The second method involved incubating the test strains in 96-well culture plates. Overnight broth cultures were re-suspended in a Mueller Hinton plate (C. albicans – in Sabouraud’s medium) until the number of microorganisms reached the seed dose of ~105 CFU/mL. The cell suspension and the extracts were simultaneously introduced into the wells in an amount of 1/10 of the total volume. MRS medium served as control, ciprofloxacin (10 μg/mL) – as reference; the total suspension volume in each well was 200 μL, the test was performed in duplicate. The wells were incubated at 35°C in a shaker (580 rpm). After 24 h, the optical density was measured using a multi-reader at 595 nm. Bactericidal activity was assessed by the change in the optical density in comparison with the control. In the wells where cell growth stopped or slowed down, the optical density was lower than in the wells with normal microbial growth. Ciprofloxacin served as reference because it is known as a standard for this group of antibacterial medications. It is also effective against Gram-negative microorganisms and staphylococci, including some strains that are resistant to other antibiotics.
Statistical data were processed using Microsoft Office Excel 2007 and the paired Student’s t-test.
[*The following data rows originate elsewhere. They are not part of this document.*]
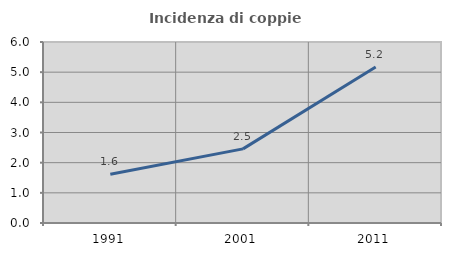
| Category | Incidenza di coppie miste |
|---|---|
| 1991.0 | 1.613 |
| 2001.0 | 2.457 |
| 2011.0 | 5.172 |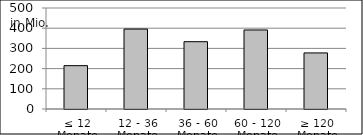
| Category | Volumen |
|---|---|
| ≤ 12 Monate | 214527686.2 |
| 12 - 36 Monate | 395699280.9 |
| 36 - 60 Monate | 333174266.57 |
| 60 - 120 Monate | 391207139.902 |
| ≥ 120 Monate | 277567831.956 |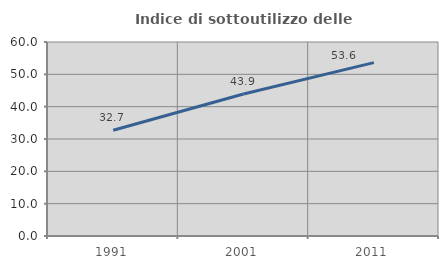
| Category | Indice di sottoutilizzo delle abitazioni  |
|---|---|
| 1991.0 | 32.71 |
| 2001.0 | 43.937 |
| 2011.0 | 53.616 |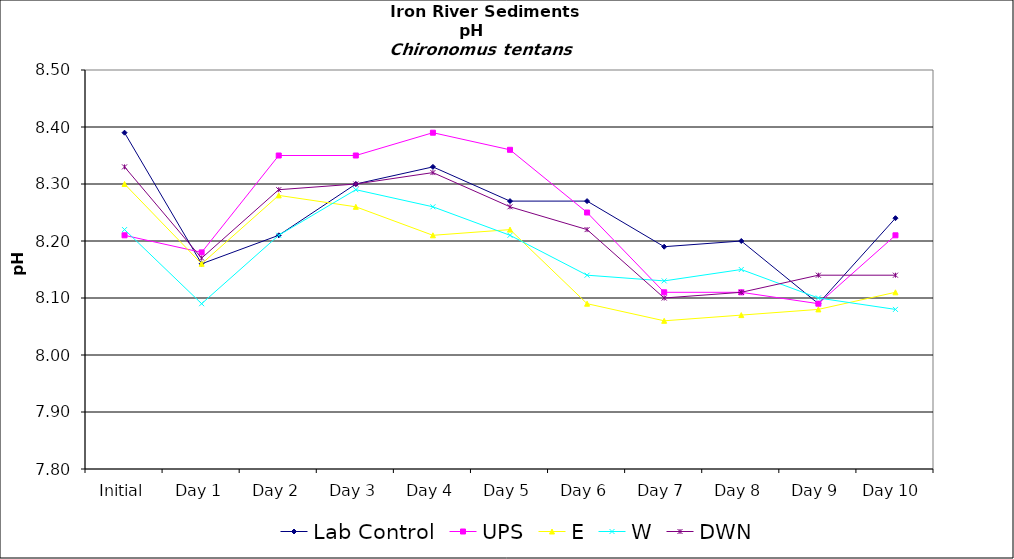
| Category | Lab Control | UPS | E | W | DWN |
|---|---|---|---|---|---|
| Initial | 8.39 | 8.21 | 8.3 | 8.22 | 8.33 |
| Day 1 | 8.16 | 8.18 | 8.16 | 8.09 | 8.17 |
| Day 2 | 8.21 | 8.35 | 8.28 | 8.21 | 8.29 |
| Day 3 | 8.3 | 8.35 | 8.26 | 8.29 | 8.3 |
| Day 4 | 8.33 | 8.39 | 8.21 | 8.26 | 8.32 |
| Day 5 | 8.27 | 8.36 | 8.22 | 8.21 | 8.26 |
| Day 6 | 8.27 | 8.25 | 8.09 | 8.14 | 8.22 |
| Day 7 | 8.19 | 8.11 | 8.06 | 8.13 | 8.1 |
| Day 8 | 8.2 | 8.11 | 8.07 | 8.15 | 8.11 |
| Day 9 | 8.09 | 8.09 | 8.08 | 8.1 | 8.14 |
| Day 10 | 8.24 | 8.21 | 8.11 | 8.08 | 8.14 |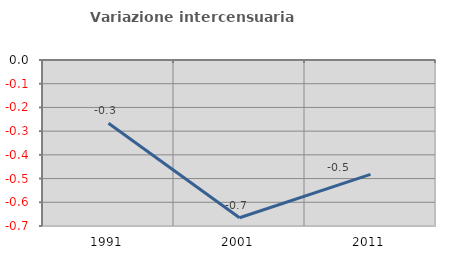
| Category | Variazione intercensuaria annua |
|---|---|
| 1991.0 | -0.266 |
| 2001.0 | -0.665 |
| 2011.0 | -0.482 |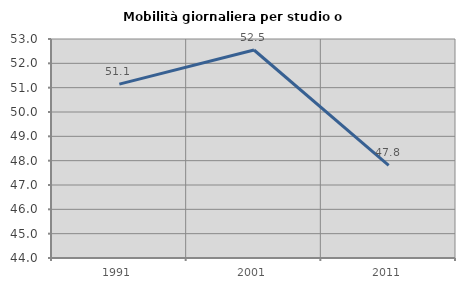
| Category | Mobilità giornaliera per studio o lavoro |
|---|---|
| 1991.0 | 51.145 |
| 2001.0 | 52.548 |
| 2011.0 | 47.808 |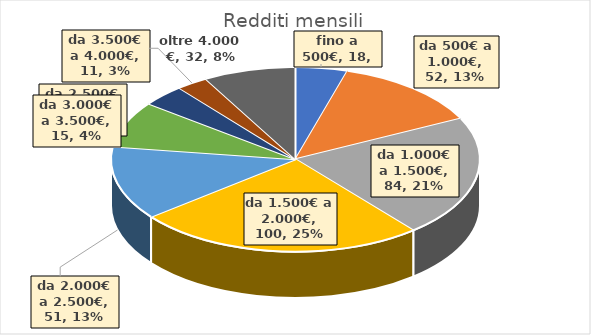
| Category | Series 0 |
|---|---|
| fino a 500€ | 18 |
| da 500€ a 1.000€ | 52 |
| da 1.000€ a 1.500€ | 84 |
| da 1.500€ a 2.000€ | 100 |
| da 2.000€ a 2.500€ | 51 |
| da 2.500€ a 3.000€ | 32 |
| da 3.000€ a 3.500€ | 15 |
| da 3.500€ a 4.000€ | 11 |
| oltre 4.000 € | 32 |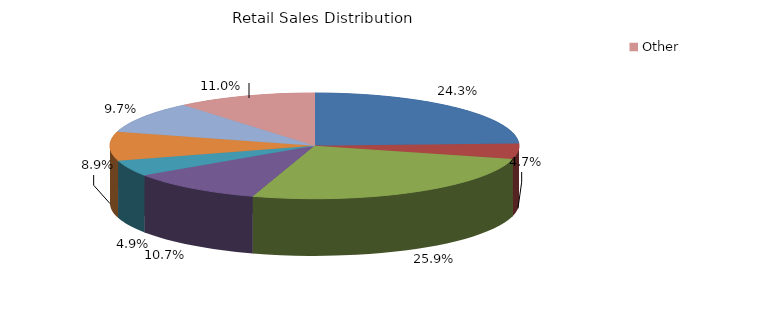
| Category | Series 0 |
|---|---|
| Food | 0.243 |
| Apparel | 0.047 |
| Gen.Merch. | 0.259 |
| Auto | 0.107 |
| Furniture | 0.049 |
| Build Materials | 0.089 |
| Service | 0.097 |
| Other | 0.11 |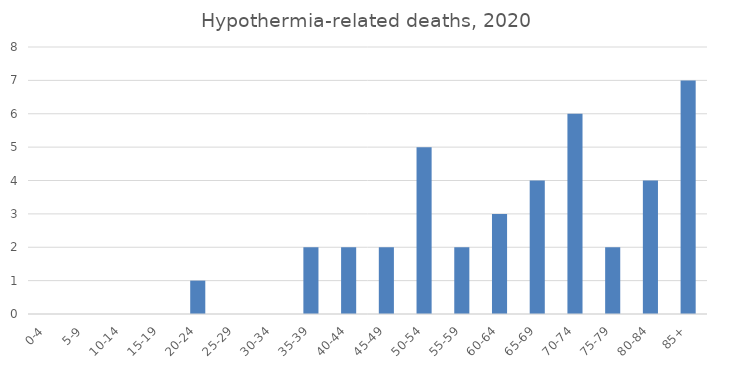
| Category | Series 0 |
|---|---|
| 0-4 | 0 |
| 5-9 | 0 |
| 10-14 | 0 |
| 15-19 | 0 |
| 20-24 | 1 |
| 25-29 | 0 |
| 30-34 | 0 |
| 35-39 | 2 |
| 40-44 | 2 |
| 45-49 | 2 |
| 50-54 | 5 |
| 55-59 | 2 |
| 60-64 | 3 |
| 65-69 | 4 |
| 70-74 | 6 |
| 75-79 | 2 |
| 80-84 | 4 |
| 85+ | 7 |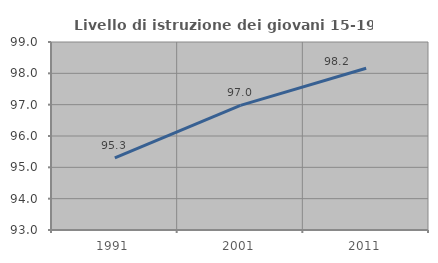
| Category | Livello di istruzione dei giovani 15-19 anni |
|---|---|
| 1991.0 | 95.302 |
| 2001.0 | 96.977 |
| 2011.0 | 98.161 |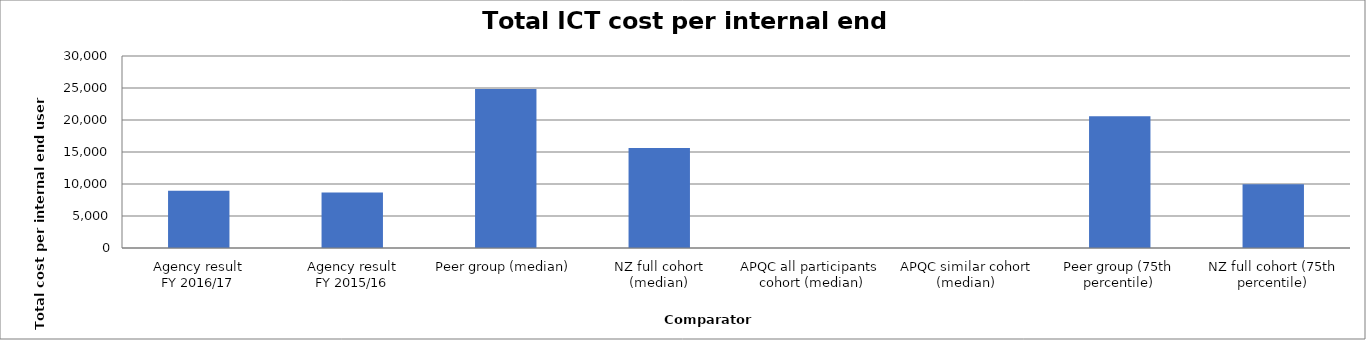
| Category | Result |
|---|---|
| Agency result
FY 2016/17 | 8941.105 |
| Agency result
FY 2015/16 | 8682.058 |
| Peer group (median) | 24844.043 |
| NZ full cohort (median) | 15628.914 |
| APQC all participants 
cohort (median) | 0 |
| APQC similar cohort (median) | 0 |
| Peer group (75th percentile) | 20597.177 |
| NZ full cohort (75th percentile) | 9979.257 |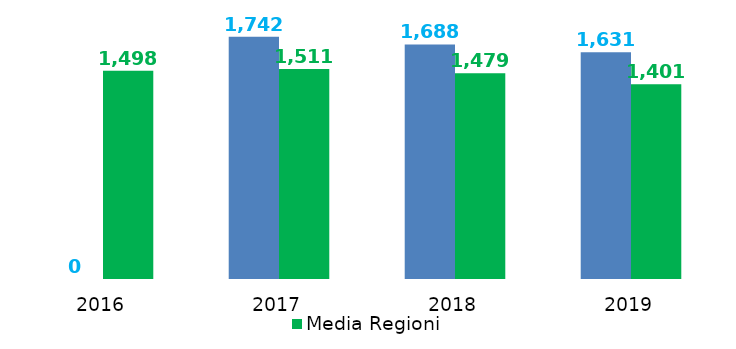
| Category | Indebitamento procapite | Media Regioni |
|---|---|---|
| 2016.0 | 0 | 1497.657 |
| 2017.0 | 1741.947 | 1511.45 |
| 2018.0 | 1687.717 | 1479.43 |
| 2019.0 | 1631.029 | 1400.855 |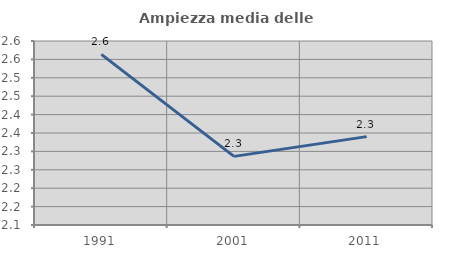
| Category | Ampiezza media delle famiglie |
|---|---|
| 1991.0 | 2.563 |
| 2001.0 | 2.286 |
| 2011.0 | 2.34 |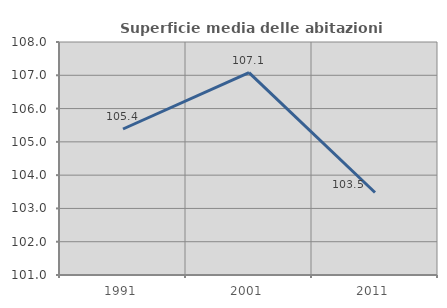
| Category | Superficie media delle abitazioni occupate |
|---|---|
| 1991.0 | 105.386 |
| 2001.0 | 107.08 |
| 2011.0 | 103.479 |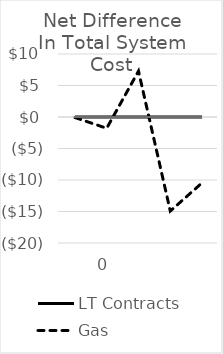
| Category | LT Contracts | Gas |
|---|---|---|
| nan | 0 | -0.082 |
| 0.0 | 0 | -1.788 |
| nan | 0 | 7.289 |
| nan | 0 | -14.932 |
| nan | 0 | -10.446 |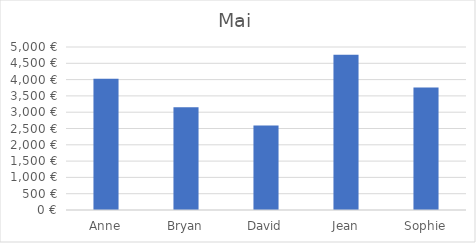
| Category | Mai |
|---|---|
| Anne | 4024 |
| Bryan | 3151 |
| David | 2595 |
| Jean | 4760 |
| Sophie | 3757 |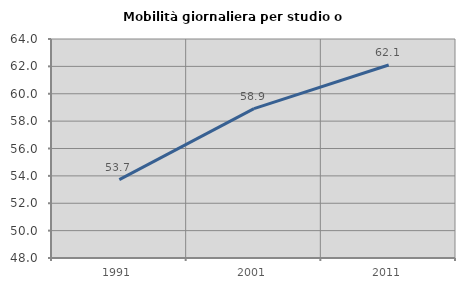
| Category | Mobilità giornaliera per studio o lavoro |
|---|---|
| 1991.0 | 53.728 |
| 2001.0 | 58.911 |
| 2011.0 | 62.097 |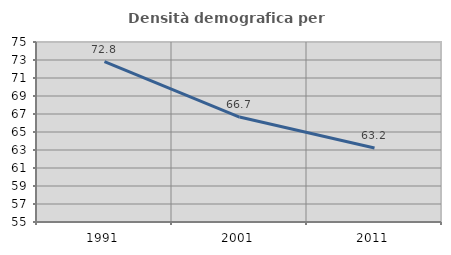
| Category | Densità demografica |
|---|---|
| 1991.0 | 72.826 |
| 2001.0 | 66.658 |
| 2011.0 | 63.218 |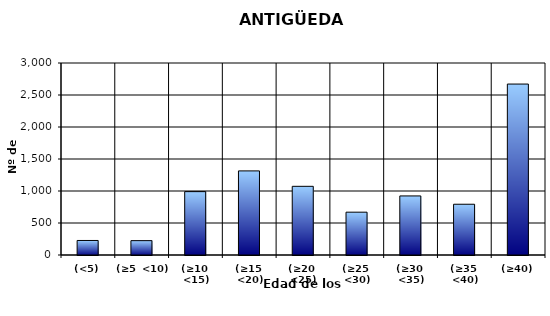
| Category | (<5) |
|---|---|
| (<5) | 227 |
| (≥5  <10) | 224 |
| (≥10  <15) | 990 |
| (≥15  <20) | 1314 |
| (≥20  <25) | 1073 |
| (≥25  <30) | 669 |
| (≥30  <35) | 923 |
| (≥35  <40) | 793 |
| (≥40) | 2671 |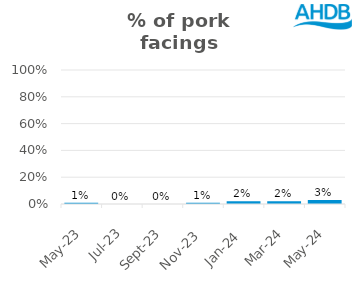
| Category | Pork |
|---|---|
| 2023-05-01 | 0.01 |
| 2023-07-01 | 0 |
| 2023-09-01 | 0 |
| 2023-11-01 | 0.01 |
| 2024-01-01 | 0.02 |
| 2024-03-01 | 0.02 |
| 2024-05-01 | 0.03 |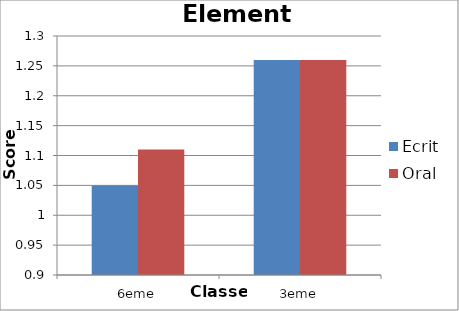
| Category | Ecrit | Oral |
|---|---|---|
| 6eme | 1.05 | 1.11 |
| 3eme | 1.26 | 1.26 |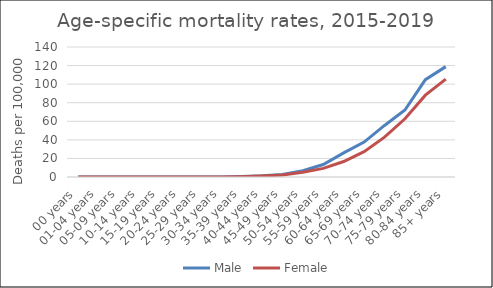
| Category | Male | Female |
|---|---|---|
| 00 years | 0 | 0 |
| 01-04 years | 0 | 0 |
| 05-09 years | 0 | 0 |
| 10-14 years | 0 | 0 |
| 15-19 years | 0 | 0 |
| 20-24 years | 0 | 0 |
| 25-29 years | 0 | 0 |
| 30-34 years | 0 | 0 |
| 35-39 years | 0.57 | 0.37 |
| 40-44 years | 1.33 | 1.12 |
| 45-49 years | 2.78 | 2.21 |
| 50-54 years | 6.7 | 5.02 |
| 55-59 years | 13.42 | 9.29 |
| 60-64 years | 25.98 | 16.68 |
| 65-69 years | 37.65 | 27.3 |
| 70-74 years | 55.53 | 42.88 |
| 75-79 years | 72.08 | 62.72 |
| 80-84 years | 104.85 | 88.15 |
| 85+ years | 118.88 | 105.41 |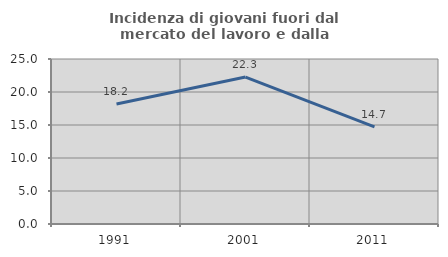
| Category | Incidenza di giovani fuori dal mercato del lavoro e dalla formazione  |
|---|---|
| 1991.0 | 18.182 |
| 2001.0 | 22.269 |
| 2011.0 | 14.706 |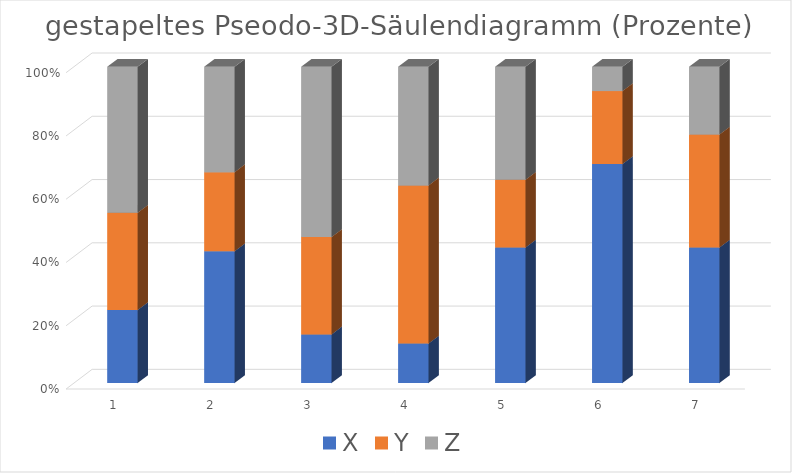
| Category | X | Y | Z |
|---|---|---|---|
| 0 | 3 | 4 | 6 |
| 1 | 5 | 3 | 4 |
| 2 | 2 | 4 | 7 |
| 3 | 1 | 4 | 3 |
| 4 | 6 | 3 | 5 |
| 5 | 9 | 3 | 1 |
| 6 | 6 | 5 | 3 |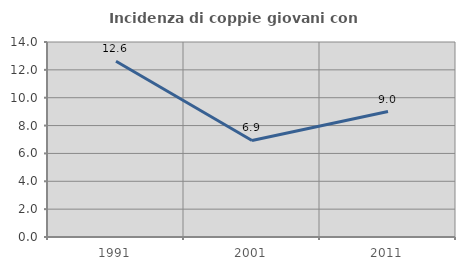
| Category | Incidenza di coppie giovani con figli |
|---|---|
| 1991.0 | 12.621 |
| 2001.0 | 6.931 |
| 2011.0 | 9.009 |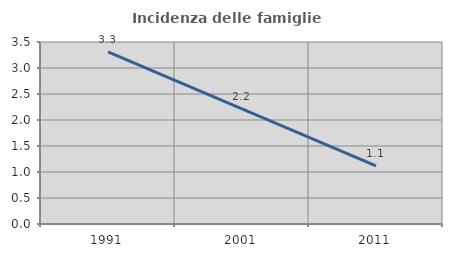
| Category | Incidenza delle famiglie numerose |
|---|---|
| 1991.0 | 3.308 |
| 2001.0 | 2.213 |
| 2011.0 | 1.12 |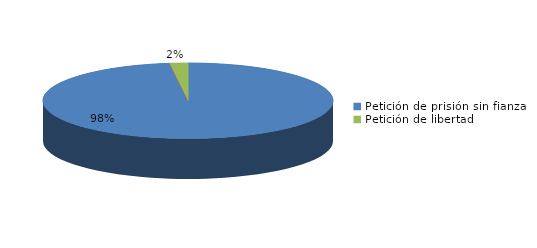
| Category | Series 0 |
|---|---|
| Petición de prisión sin fianza | 48 |
| Peticion de libertad con fianza | 0 |
| Petición de libertad | 1 |

Differences were considered statistically significant at P < 0.05.
РЕЗУЛЬТАТЫ И ИХ ОБСУЖДЕНИЕ
The resulting callus, cell suspension, and hairy root cultures of spiny eleuterococcus (Eleutherococcus senticosus L.), Asian bell (Codonopsis pilosula L.), butterfly orchid (Platanthera bifolia L.), and siler (Saposhnikovia divaricate L.) were dried in vitro and extracted with ethyl alcohol (see Table 1 for extraction parameters).
Tables 2–4 demonstrate the content of secondary metabolites in the callus, suspension, and root extracts.
The chromatographic tests showed that the biomass of callus, suspension, and root cultures of E. senticosus, C. pilosula, P. bifolia, and S. divaricata accumulated such secondary metabolites as phenolic acids, flavistonoids, ecdysanthonoids, and ecdysanthonoids.
Table 2 shows that the callus extracts proved rich in flavonoglycosides, apigenin, and rutin. Codonopsin, cardiofolin, and coleofolide were less abundant. The callus extract of P. bifolia had the maximal amount of mangiferin. The extracts of S. divaricata and E. senticosus demonstrated the biggest amount of caffeic acid, while E. senticosus had the highest content of quercetin.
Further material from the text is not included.